- Born: 11 February 1933 (age 93) Voss Municipality, Hordaland, Norway
- Spouse: Wenche Barth Eide
- Scientific career
- Fields: Law & Social Science
- Workplaces: University of Oslo

Director of Peace Research Institute Oslo
- In office 1970, 1980 – 1981
- Preceded by: Johan Galtung
- Succeeded by: Helge Hveem

= Asbjørn Eide =

Norwegian human rights scholar

Asbjørn Eide (born 11 February 1933) is a Norwegian human rights scholar with a base in Law and Social Science Research. Eide is one of Norway's foremost experts on human rights. As a researcher and specialist, he has been particularly concerned with Indigenous and minority issues, and he has held important assignments in these fields in Norway and the United Nations system.

== Career ==
Eide was the founding Director of the Norwegian Center for Human Rights at the University of Oslo, having first started (with Torkel Opsahl) the Human Rights Project at the Peace Research Institute Oslo which became the Norwegian Institute of Human Rights. From 1971 to 1975, Secretary-General of the International Peace Research Association.
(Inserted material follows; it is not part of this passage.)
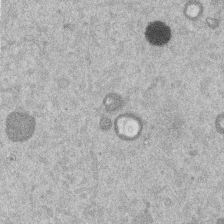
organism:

In 1981 Eide was elected member of the UN Sub-Commission on the Promotion and Protection of Human Rights (UN Sub-Commission on Human Rights, 1981—2003). He was subsequently re-elected several times as the only Nordic member, and was responsible for developing several of its studies. As a member of the Sub-Commission Eide was one of the advocates for the establishment of the Working Group on Indigenous Populations, and became its first chairman from 1982 to 1983. This was the first official international forum where the Indigenous peoples' representatives could present their requests and demands. The work has been of great importance for further developing international law on Indigenous peoples.

After the end of the Cold War and the dissolution of the Soviet Union, there was an outbreak of many serious ethnic conflicts. Eide prepared a study for the Commission on "peaceful and constructive ways" to address minority situations. This study led the UN to initiate a new working group to protect minorities, and Eide was chair of this UN Working Group on the Rights of Minorities (1995—2004). Eide has also published a large number of articles and books, alone or together with Nordic and international colleagues in the fields of peace research and international human rights. He has been in the forefront of supporting open access in international law through his publications and as Principal Scientific Adviser to the Torkel Opsahl Academic EPublisher.

==Personal life==
He was married on October 10, 1959, to Professor of nutritional physiology Wenche Barth Eide (b. 1935), and the father of former Norwegian Minister of Defence (2011–12) and Minister of Foreign Affairs (2012–13, 2023-) Espen Barth Eide.

== Honors ==
- 2010: Order of St. Olav awarded for his work on Human rights

== Publications (in selection) ==
- 1978: Fattig, ufri og mishandlet. Om det internasjonale menneskerettighetsvernet
- 1979: The World Military Order (with Mary Kaldor)
- 1980: Problems of Contemporary Militarism (with M. Thee)
- 1984: Food as a Human Right
- 1992: The Universal Declaration of Human Rights: A Commentary
- 1992: Human Rights in Perspective. A Global Assessment (with Bernt Hagtvet eds.)
- 1995: Peaceful and Constructive Resolution of Situations Involving Minorities
- 1999: The Universal Declaration of Human Rights. A Common Standard of Achievement (with Gudmundur Alfredsson eds.)